The knock sensor responds to vibrations within a certain frequency range. When the frequencies, which are typically produced by detonation, are detected, the knock sensor tells the vehicle’s computer to momentarily retard the ignition until detonation stops. If defective, this sensor would become ineffective.
If your vehicle’s “check engine” light is on, you may have a bad knock sensor (among other things). You could check the onboard computer system by reading the engine’s trouble code with the right tools. Or you can test the knock sensor by tapping a wrench on the manifold near the sensor and watching for a timing change. If the timing doesn’t retard, the sensor may be bad. You will need to find the proper diagnostic chart in a service manual for your vehicle to determine the cause.
#8. Read Your Spark Plugs
Be sure to read our earlier post on how to read spark plugs.
You can tell a lot about your engine’s performance by reading your plugs.
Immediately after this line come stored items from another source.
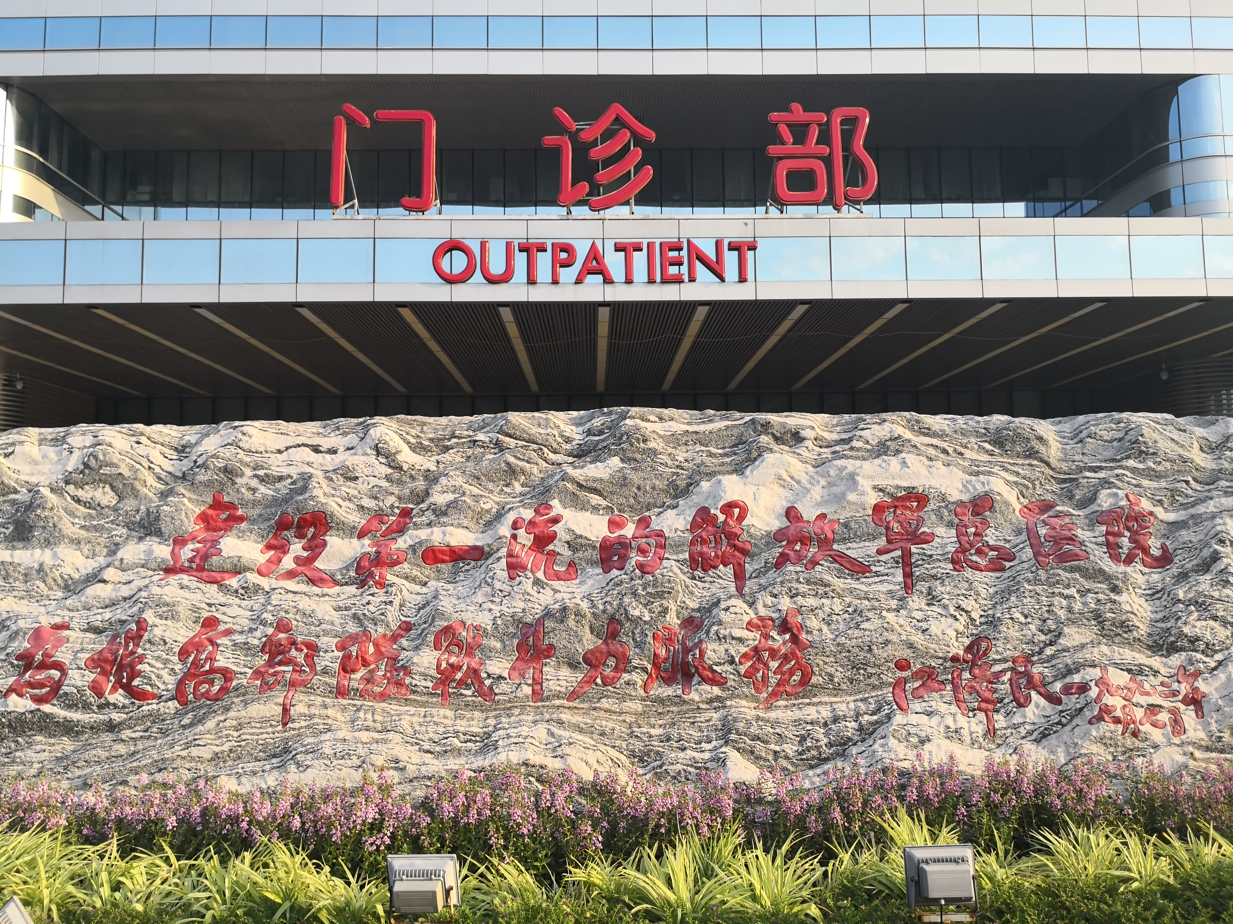 中国人民解放军总医院门诊部入口前的题字
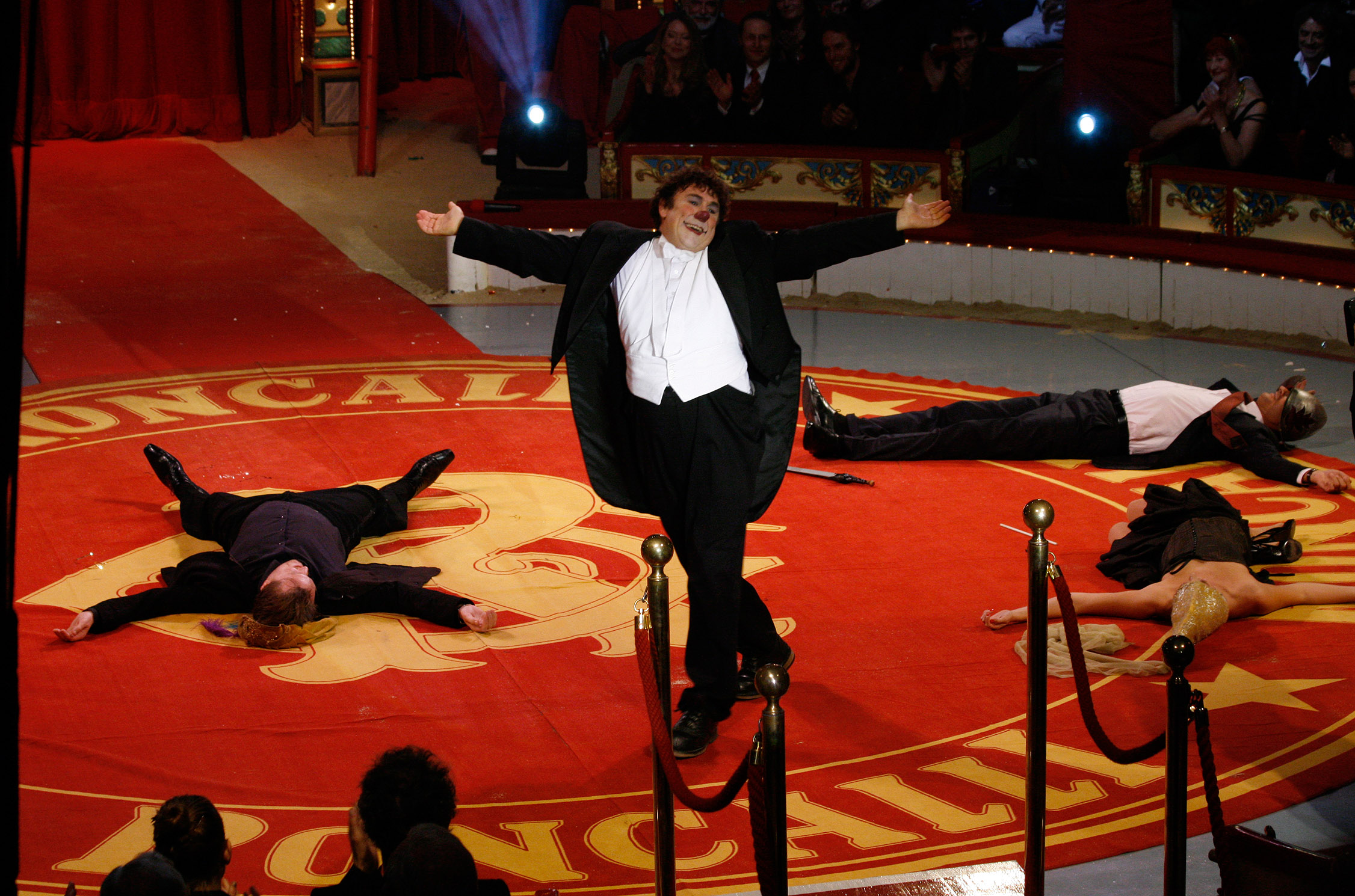 Andreas Mailath-Pokorny, Nicholas Ofczarek und Bettina Mönch mit dem Clown David Larible während der Verleihung des Nestroy-Theaterpreises 2009 (Circus Roncalli auf dem Wiener Rathausplatz).
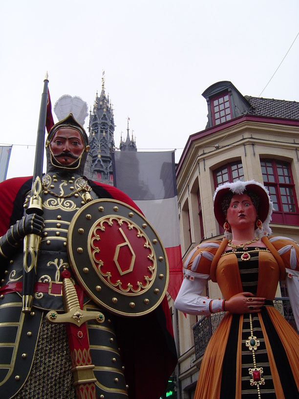 Le géant Gayant et sa femme Marie Cagenon devant le beffroi de Douai - fêtes de Gayant
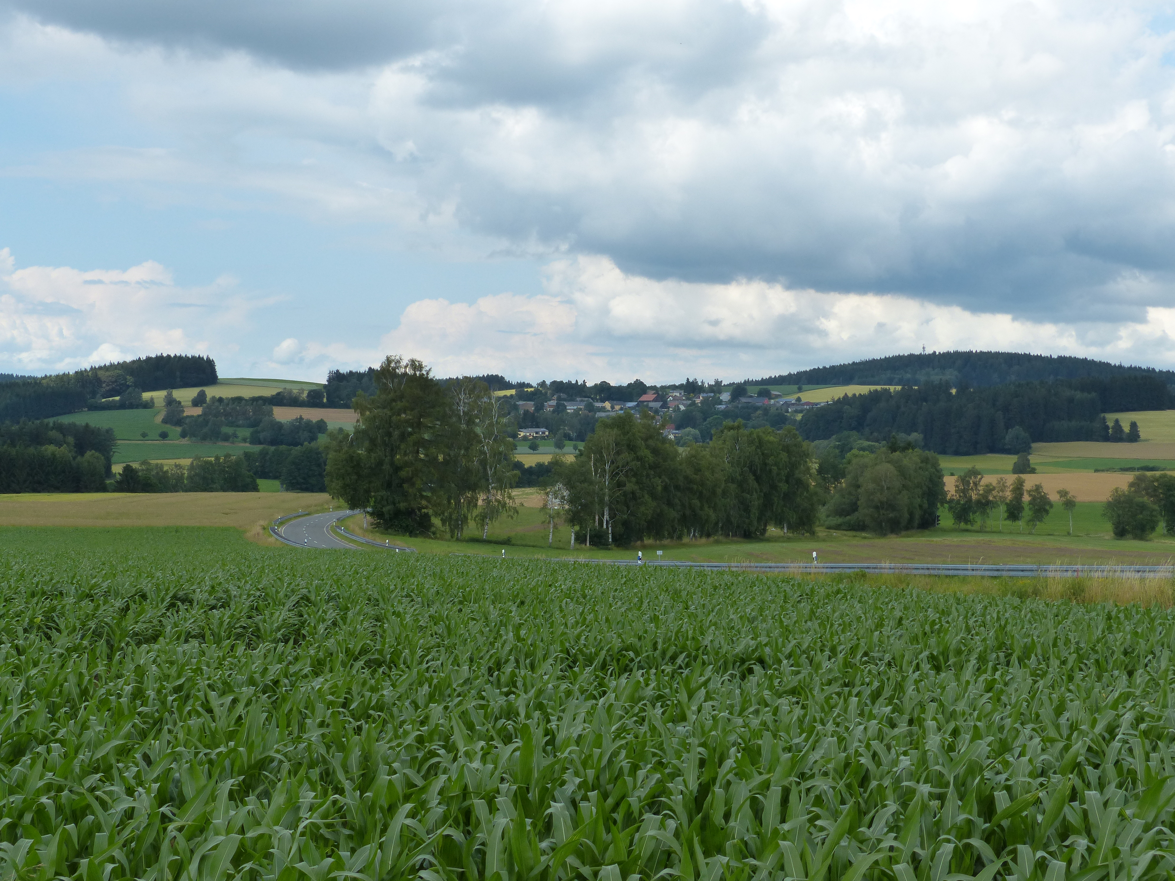 Ortsansicht von Förstenreuth
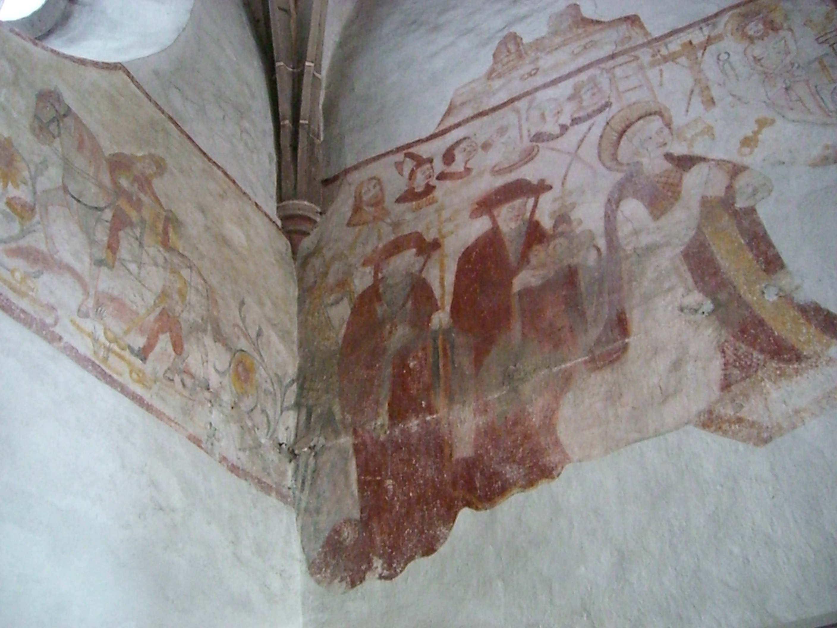 Wandmalereien in der evang.-luth. Kirche St. Maria, Weißdorf

For example, if your spark plugs appear yellowish, blistered, or broken, they may be too hot for the application. Try spark plugs with a colder heat range to avoid potential detonation. See our post on spark plug heat range for more tips.
#9. Consider Your Cooling System
If your engine is overheating, it is more likely to suffer spark knock. That’s why you should make sure your cooling system is in good order. Check your coolant level and fill if necessary. Make sure your fan is properly sized for the occasion. And look out for a bad water pump, missing fan shroud, too hot a thermostat, slipping fan clutch—basically anything that can prevent your cooling system from operating efficiently.